→ What you should do:
For the material below, the expected output is exactly the lines between the line holding "TÜ anatoomiainstituudi professor" and the line holding "Embajada de Irán, Palermo, Buenos", inclusive, with pictures left out.

→ Material supplied:
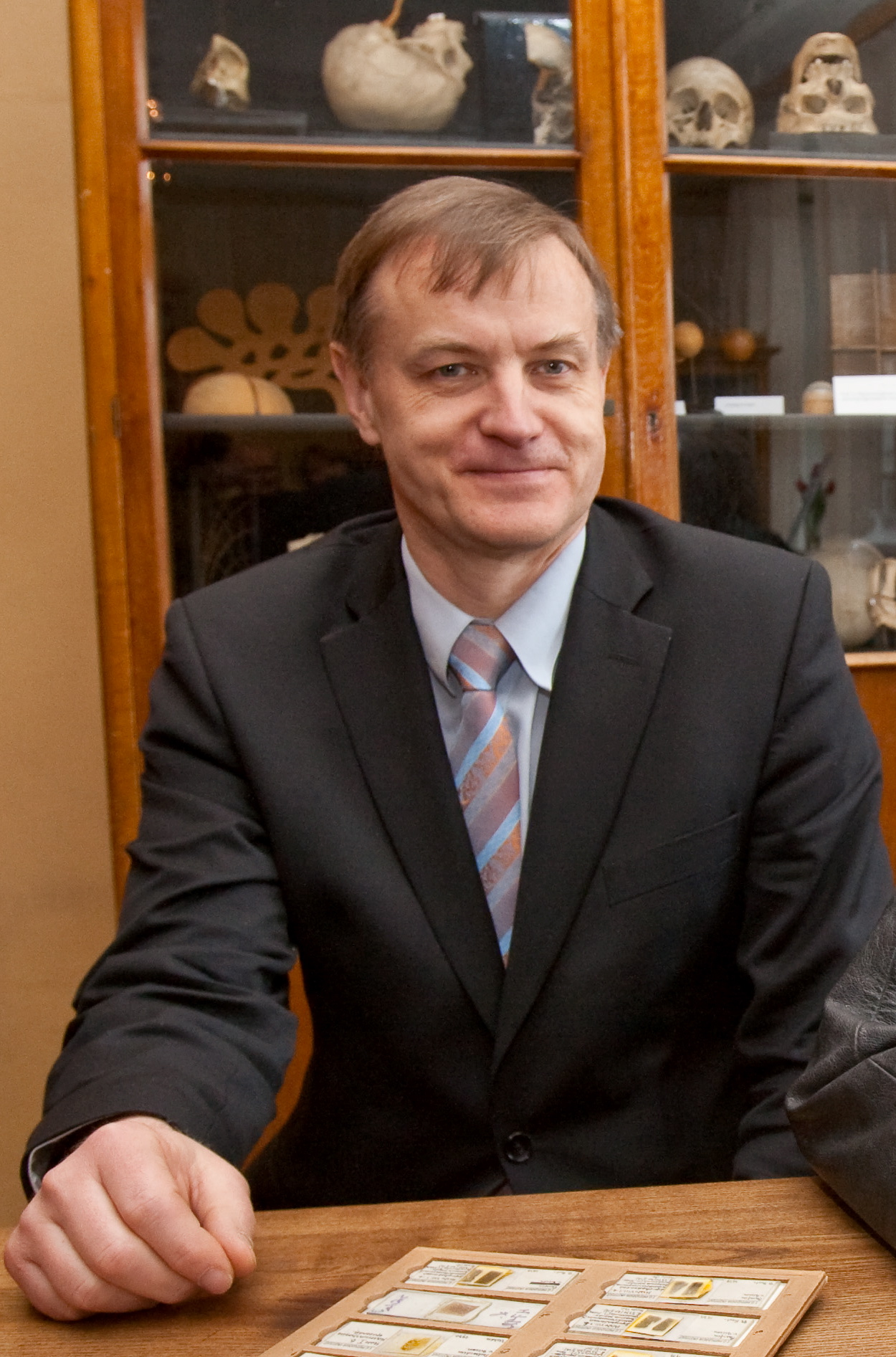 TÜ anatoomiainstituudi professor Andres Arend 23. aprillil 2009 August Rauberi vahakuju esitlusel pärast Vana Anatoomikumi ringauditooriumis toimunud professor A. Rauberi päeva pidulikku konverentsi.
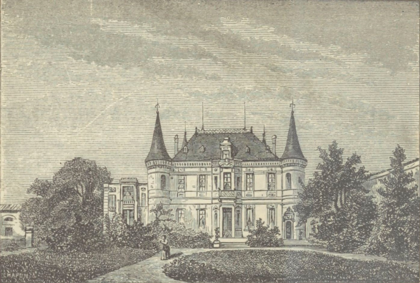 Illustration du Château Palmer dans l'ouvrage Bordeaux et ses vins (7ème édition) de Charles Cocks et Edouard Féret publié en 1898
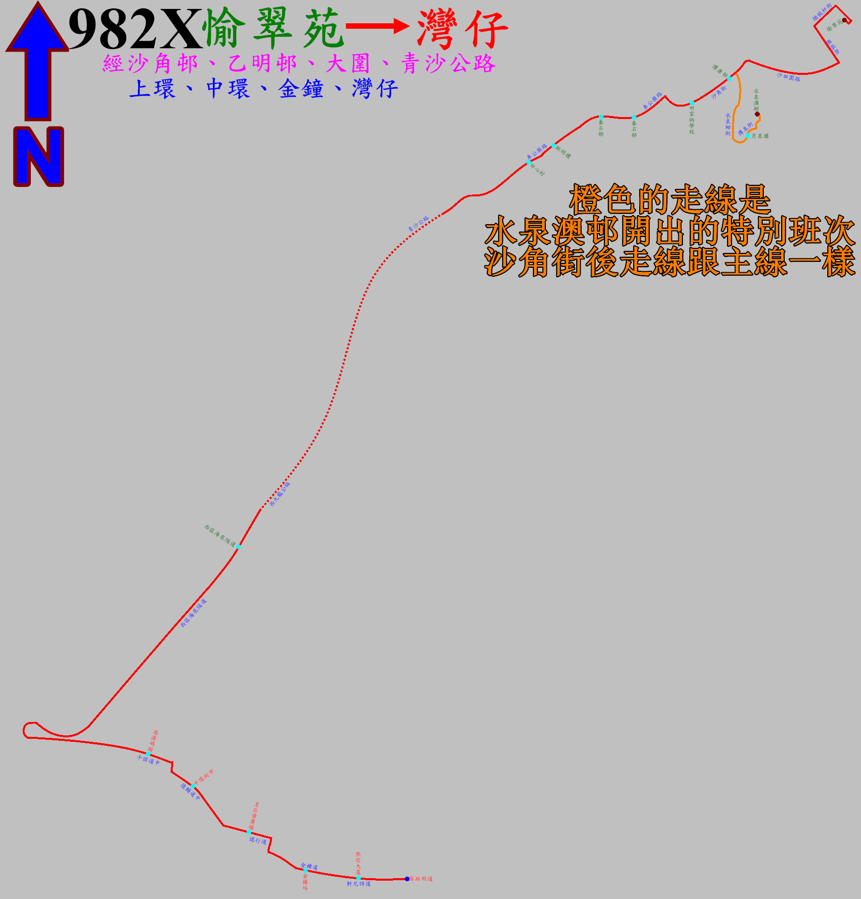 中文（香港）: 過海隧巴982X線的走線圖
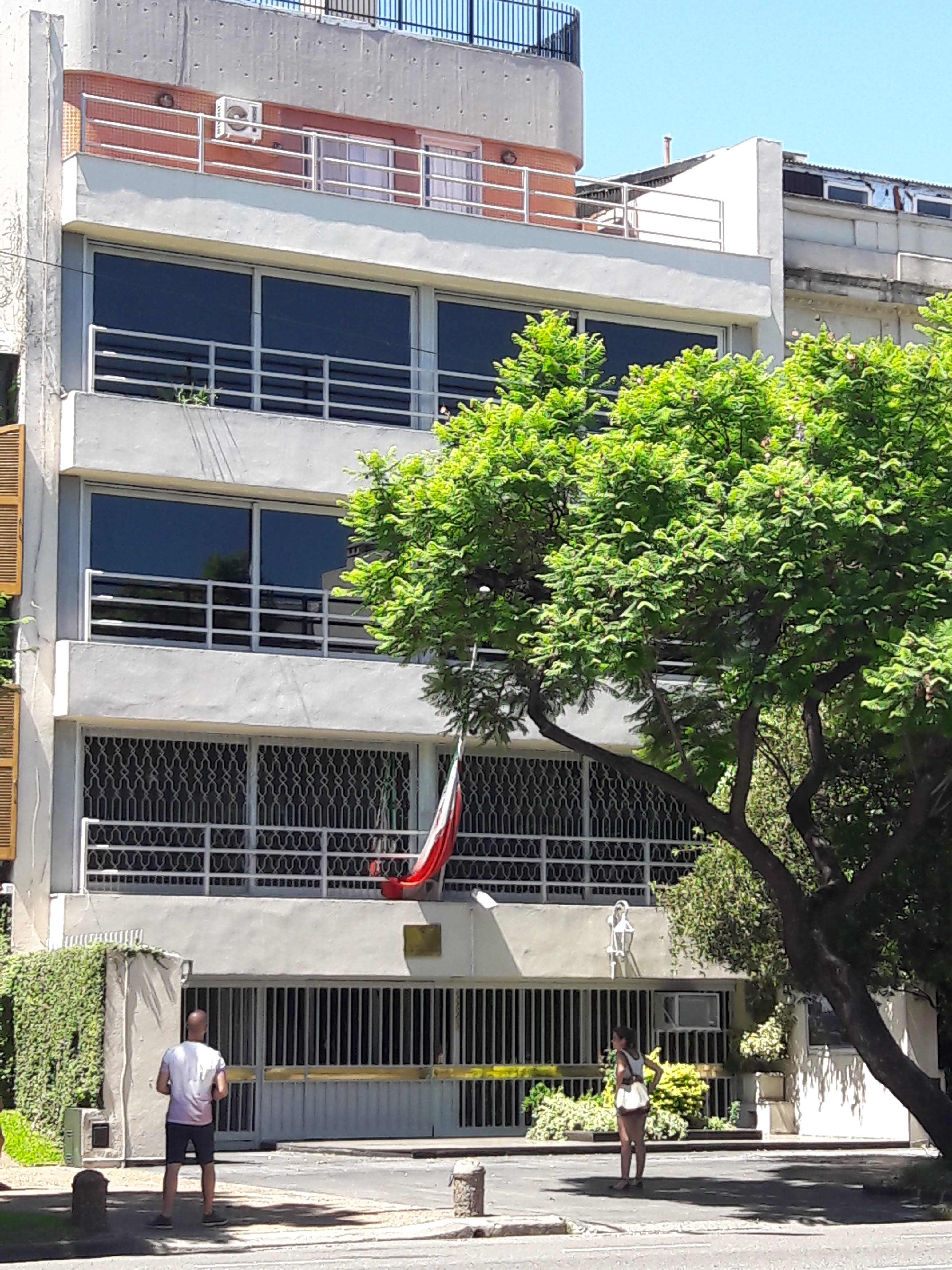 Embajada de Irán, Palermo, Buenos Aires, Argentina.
* * *
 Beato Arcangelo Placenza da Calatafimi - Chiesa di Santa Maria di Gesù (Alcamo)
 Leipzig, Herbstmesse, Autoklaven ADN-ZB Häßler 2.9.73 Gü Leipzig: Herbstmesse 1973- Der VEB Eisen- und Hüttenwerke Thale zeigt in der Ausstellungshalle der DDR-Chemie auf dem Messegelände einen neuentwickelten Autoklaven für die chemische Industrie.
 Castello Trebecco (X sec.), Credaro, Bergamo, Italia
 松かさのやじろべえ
---
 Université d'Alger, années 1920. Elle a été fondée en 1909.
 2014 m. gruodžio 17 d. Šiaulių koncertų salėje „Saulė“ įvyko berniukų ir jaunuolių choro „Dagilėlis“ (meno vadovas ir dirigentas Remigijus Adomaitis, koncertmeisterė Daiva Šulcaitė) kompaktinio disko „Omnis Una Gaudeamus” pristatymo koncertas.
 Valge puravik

→ Exercise output:
 TÜ anatoomiainstituudi professor Andres Arend 23. aprillil 2009 August Rauberi vahakuju esitlusel pärast Vana Anatoomikumi ringauditooriumis toimunud professor A. Rauberi päeva pidulikku konverentsi.
 Illustration du Château Palmer dans l'ouvrage Bordeaux et ses vins (7ème édition) de Charles Cocks et Edouard Féret publié en 1898
 中文（香港）: 過海隧巴982X線的走線圖
 Embajada de Irán, Palermo, Buenos Aires, Argentina.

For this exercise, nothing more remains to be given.